L’événement: une expérience du réel

Elodie Wehrli •

Avec la très réjouissante attribution du prix Nobel de littérature à Annie Ernaux, Pages de gauche publie en libre accès le compte rendu, publié dans son dernier numéro, de L’événement. Si nous n’avions pas prévu la remise de ce prix, nous étions déjà persuadé que les écrits de cette autrice clairement engagée à gauche méritaient d’être (re)découverts.


Événement, nom masculin (latin evenire, advenir): tout ce qui se produit, arrive ou apparaît.

Douze ans avant la loi Veil qui dépénalise l’interruption volontaire de grossesse en France, Annie Ernaux, alors jeune étudiante à l’université avorte clandestinement, avec l’aide d’une «faiseuse d’ange» et le soutien d’une amie aux croyances religieuses et aux idéaux bourgeois. Elle expulse le fœtus dans sa chambre d’étudiante, avant d’être hospitalisée d’urgence et prise en charge par un corps médical moralisateur, qui changera de comportement à son égard en apprenant qu’elle est une étudiante lettrée et pas une prolétaire irresponsable.

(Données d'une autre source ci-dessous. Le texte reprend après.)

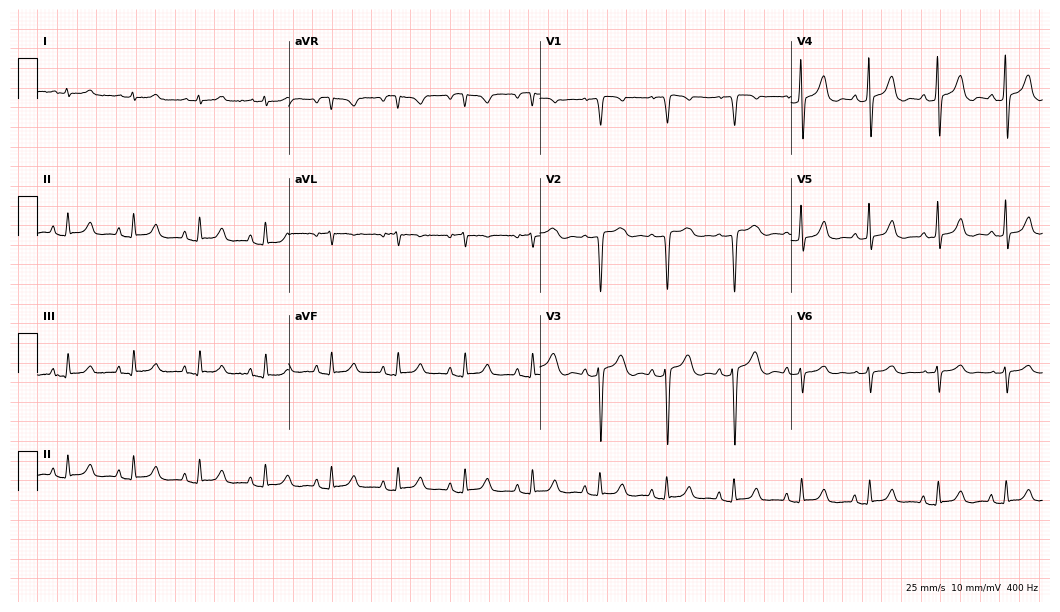
12-lead ECG from a female, 62 years old. No first-degree AV block, right bundle branch block, left bundle branch block, sinus bradycardia, atrial fibrillation or sinus tachycardia recorded for this tracing. Only these six findings were labelled.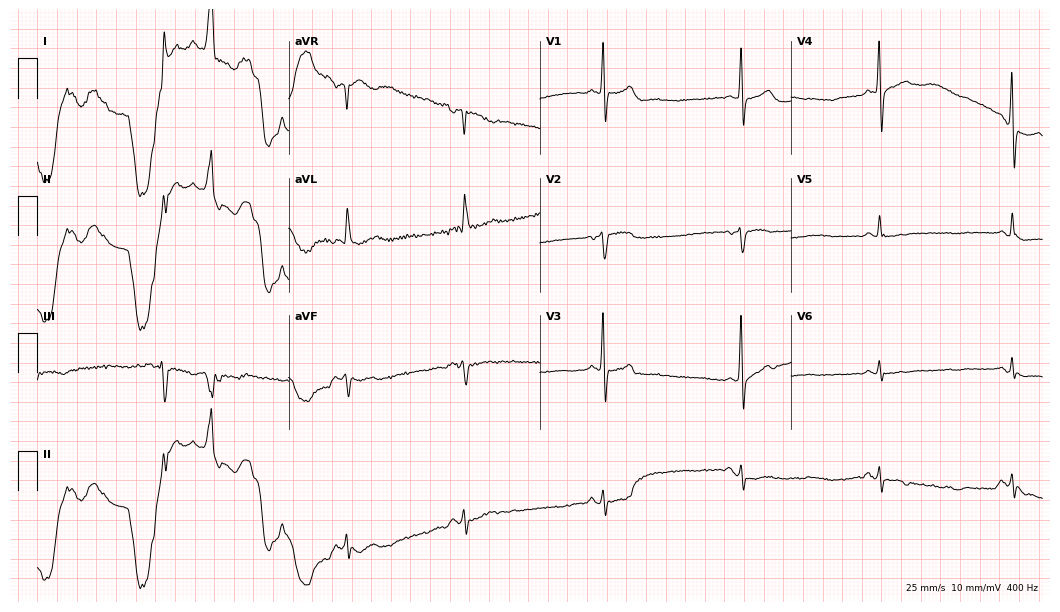
Resting 12-lead electrocardiogram (10.2-second recording at 400 Hz). Patient: a 69-year-old man. None of these six findings is recorded: first-degree AV block, right bundle branch block (RBBB), left bundle branch block (LBBB), sinus bradycardia, atrial fibrillation (AF), sinus tachycardia. Other findings, if any, are not listed.

Ernaux raconte son avortement comme une expérience humaine totale, comme l’événement qui lui a permis le désir d’avoir des enfants, comme une acceptation de la violence de la reproduction dans son corps.

Une expérience unique et personnelle du réel, tout comme l’est le choix de l’avortement.

Au-delà du personnel, l’autrice nous raconte la réalité sociale dans laquelle elle évolue à cette époque, le mépris de classe et le paternalisme de la société à l’égard des femmes, en particulier envers celles issues des classes populaires, la fascination malsaine et le jugement de son entourage masculin concernant ce tabou qu’est l’avortement mais également son expérience de la sororité. Des femmes de tous horizons sociaux l’ont accompagnée dans cette démarche. Certaines ont bravé leurs propres principes moraux, d’autres ont pris des risques en agissant dans l’illégalité. «Elles forment en moi une chaîne invisible où se côtoient des artistes, des écrivaines, des héroïnes de roman et des femmes de mon enfance. J’ai l’impression que mon histoire est en elles.»

Aujourd’hui encore, l’interruption de grossesse n’est pas un droit universellement reconnu. Là où il est légal d’avorter, ce droit est sans cesse remis en question et les jugements sur les choix des personnes concernées subsistent. Un tel témoignage nous plonge dès lors dans l’actuel. Malgré sa légalité, l’avortement semble toujours être une épreuve qui doit se vivre dans le plus grand secret et dans la honte. Pour qu’un avortement soit accepté aux yeux de la société, une certaine culpabilité devrait subsister. Partout où il est légal, l’avortement reste encore largement stigmatisé. Or, chaque choix, chaque expérience reste unique.

Un avortement est un événement.

À lire: Annie Ernaux, L’événement, Paris, Gallimard, 2000.


Cet article a été publié dans Pages de gauche n° 185 (automne 2022).